Margareth Olde

Personal information
- Born: 15 November 2000 (age 25) Tallinn, Estonia

Chess career
- Country: Estonia
- Title: Woman International Master (2021)
- Peak rating: 2258 (October 2021)

= Margareth Olde =

Estonian chess player (born 2000)

Margareth Olde (born 15 November 2000) is an Estonian chess player who holds the title of Woman International Master.

==Biography==
She is the daughter of Estonian chess players Hendrik Olde and Margit Brokko.

In the Estonian Women's Chess Championship Margareth Olde has won four gold (2015, 2018, 2024, 2025) and three silver (2016, 2017, 2020) medals. Also she won the Estonian Under-18 Girl's Chess Championship in 2015, and Estonian Under-16 and Under-20 Girl's Chess Championships in 2016. In 2016 Margareth Olde won the Estonian Rapid Chess Championship. In 2015, she was a member of Estonian U18 national team that won the 15th European U18 Team Chess Championship (girls) in Karpacz. Margareth Olde was named the best young chess player of Estonia in 2015. In August 2021, Margareth Olde was the best among women in the "Riga Technical University Open" tournament "A".

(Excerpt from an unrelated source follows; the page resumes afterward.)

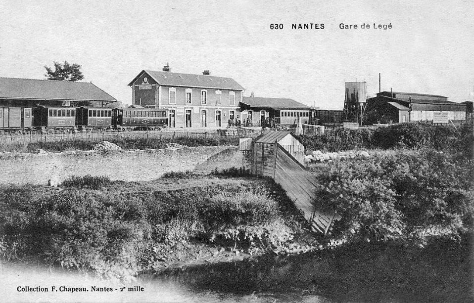 La gare de Legé à Nantes, origine de la ligne à voie métrique de Nantes à Legé.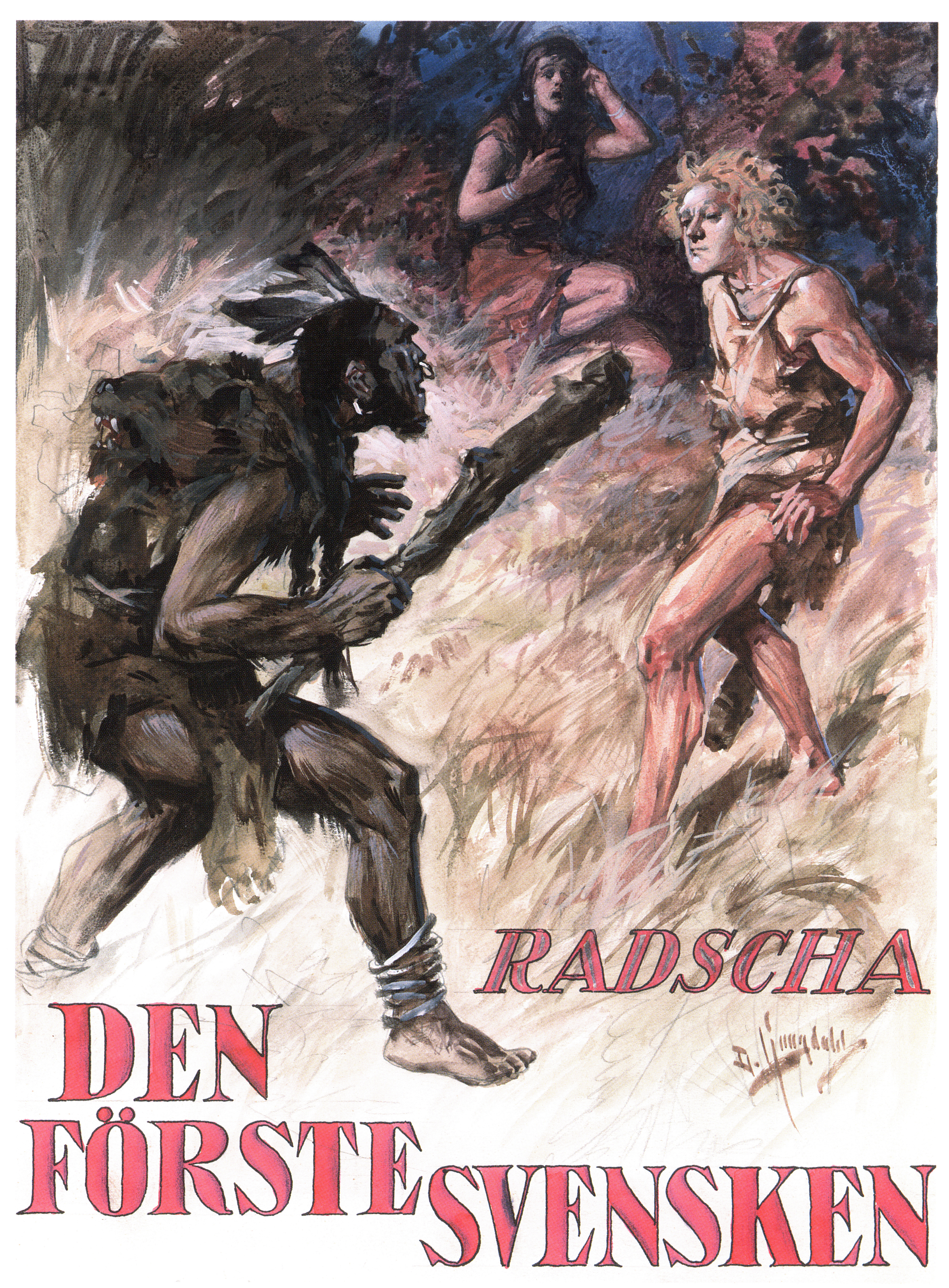 Bokomslag till Radscha, pseudonym för Iwan T. Aminoff - Den förste svensken Artist: David Ljungdahl (1870-1940)

Margareth Olde played for Estonia in Chess Olympiads:
- In 2016, at third board in the 42nd Chess Olympiad in Baku (+4 −3 =3),
- In 2018, at second board in the 43rd Chess Olympiad (women) in Batumi (+4, =3, -3),
- In 2022, at second board in the 44th Chess Olympiad (women) in Chennai (+4, =4, -2),
- In 2024, at second board in the 45th Chess Olympiad (women) in Budapest (+4, =5, -2).